We'll continue maintaining the solution that gave birth to Tuist, project generation, a feature many of our developers use and love, and upon which we can deliver optimizations such as caching, but we hope Apple gets those problems fixed at a lower level, which means we can plug directly into the foundations and add a layer of useful optimizations and utilities.

Open source won't be our unique strength. We are doubling down on our design. Many developer tools treat design as an afterthought. We are making it core and center. Tuist needs to feel like an enticing product that you want to have in your toolchain. Not only that, but we are building a design system such that when we open source the server, developers can use our pre-made components and design file to design their own features and contribute them to our server codebase. In other words, we are designing Tuist in a way where we take more of a steering role, providing guidance, and ensuring the building blocks are well-designed to enable collaboration and contribution.

We'll also double down on telemetry, something that's not common in the app ecosystem. Apps and processes can't be optimized without data. First, we are going to build open source tools to help with data collection. Second we are going to standardize them and make it available from a server through an API. You can consume it from a Prometheus backend, or build your own client. There'll be a well-documented and productized API for you to use.

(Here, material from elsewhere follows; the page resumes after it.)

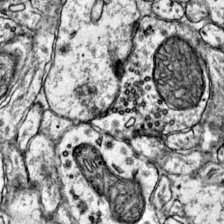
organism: Mouse
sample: Primary visual cortex

And we'll provide a UI that will make the data actionable helping you make decisions, in some cases make decisions for you, and provide the information in a data such that you can use it to contextualize your conversations with LLM technologies.

We are building the public infrastructure for productive app development

As more developers embark on the journey of building apps—whether as entrepreneurs or as part of the companies they join—it's increasingly important that the tools they rely on are accessible and part of a shared commons that can be collaboratively developed.

This belief is what drives us every day at Tuist. We’re not here to build private clubs for the few—we’re here to create public parks for the many.

Openness and open source are foundational to realizing that vision. We approach openness with curiosity and conviction, seeing it as the most powerful lever for building the toolchain we believe the app development world needs.

We see a clear need for a one-stop shop for app development. Just as dashboards have Grafana, metrics have Prometheus, and Postgres has Supabase, app development will have Tuist.

We’re not in a rush. We have the resources and the long-term commitment to make this vision real. And we're on the right path.